Tıp ve bilim alanında bugün ulaşılan imkânlar o çağda yoktu.
Anne karnındaki çocuğun oluşumu ve gelişimini takip edecek tıbbi cihazlar yoktu.
Hz. Muhammed (s.a.s.) de tıpçı değildi. Daha ötesi, okur-yazar olmadığı herkesçe bilinirdi.
On beş asır önce, insanın ana rahmindeki yaratılışı ve gelişimiyle ilgili hiç kimsenin ulaşması imkânsız bu bilgiyi veren Kur’an, yine hiç kimsenin bilmesi imkânsız olan ölümle başlayan hayat hakkında bilgiler veriyor.
On beş asır önce verdiği bilginin doğru ve gerçek olduğunu bugün nasıl gözlerimizle görüp kavradıysak, öldükten sonra da o hayatla ilgili verdiği bilgilerin doğru ve gerçek olduğunu göreceğiz demektir.
Burada önemli olan, bilinçli olarak ahiret hayatına yol almaktır. Hiç bir hazırlık yapmadan, sadece bu dünya hayatına odaklı yaşayan, o gün gelip çattığında ve gerçeği gördüğünde iş işten geçmiş olacaktır.
Şu sonsuz ahiret hayatını feda ettiğin dünyada ne kadar kaldın diye kendisine sorulacak ve şu cevabı verecektir; “Bir gün veya günün bir bölümü kadar kaldık.” (Mü’minûn, 113).
Dünya hayatı, ahiret hayatına nispetle göz açıp kapamak gibi gelecek insana.
Ahiret hayatı için ne gerekiyor sorusunun cevabına gelince. Şu kesin ki, bu dünya hayatı için ihtiyaç duyulan mal, mülk ve çocukların ahiret hayatında kıymeti harbiyesi yoktur;
“İnsanların diriltileceği gün, Allah’a temiz bir kalple gelenler dışında, mal da çocuklar da fayda vermeyecek.” (Şuara, 88).
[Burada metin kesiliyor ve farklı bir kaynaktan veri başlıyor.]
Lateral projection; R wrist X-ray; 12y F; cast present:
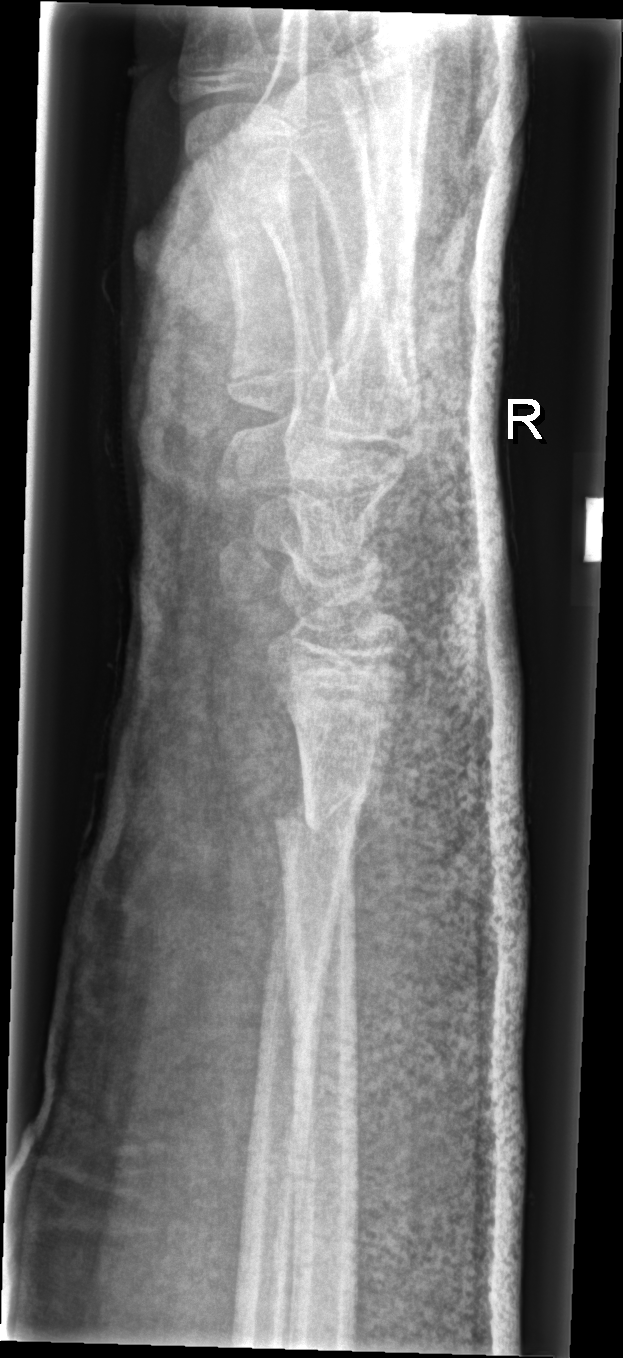
{"ao": "23r-M/3.1", "fracture": "270 771 376 864"}

“O gün kişi kardeşinden, annesinden, babasından, eşinden ve çocuklarından kaçar. Onlardan her birinin işi başından aşkındır. Birtakım yüzler parıldar, birtakım yüzler de toza toprağa bürünmüş kapkara kesilmiştir.” (Abese, 43-41).
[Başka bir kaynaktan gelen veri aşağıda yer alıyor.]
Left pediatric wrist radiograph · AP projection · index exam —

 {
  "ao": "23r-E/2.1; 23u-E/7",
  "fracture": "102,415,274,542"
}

Temiz Kalp deyimi; inkâr ve şirkten, kibir, gurur, kıskançlık, kin, öfke, riya, cimrilik gibi ahlaki hastalıklardan kurtulmuş; Allah’a, kıyamet gününe, yeniden dirilmeye inanan ve güzel davranışlarla bezenmiş erdemli kişiliği ifade eder.
Anne karnındayken göbek kordonuyla beslendiğinden, ağzının ne işe yaradığını bilmiyordu insan.
Dünyaya gelince, beslenmenin ağız yoluyla olduğunu gördü ve ağzın ne işe yaradığını anladı.
Kur’an’a kulak vermeyen, namaz ve diğer ibadetlerin, haram ve helal çizgisinin ne işe yaradığını bilemez.
Ahiret yurdunun hayat sermeyesi temiz kalptir.
İman ve güzel ahlak, kalbi kirli düşüncelerden arındırır, tertemiz bir kalple Allah’a götürür.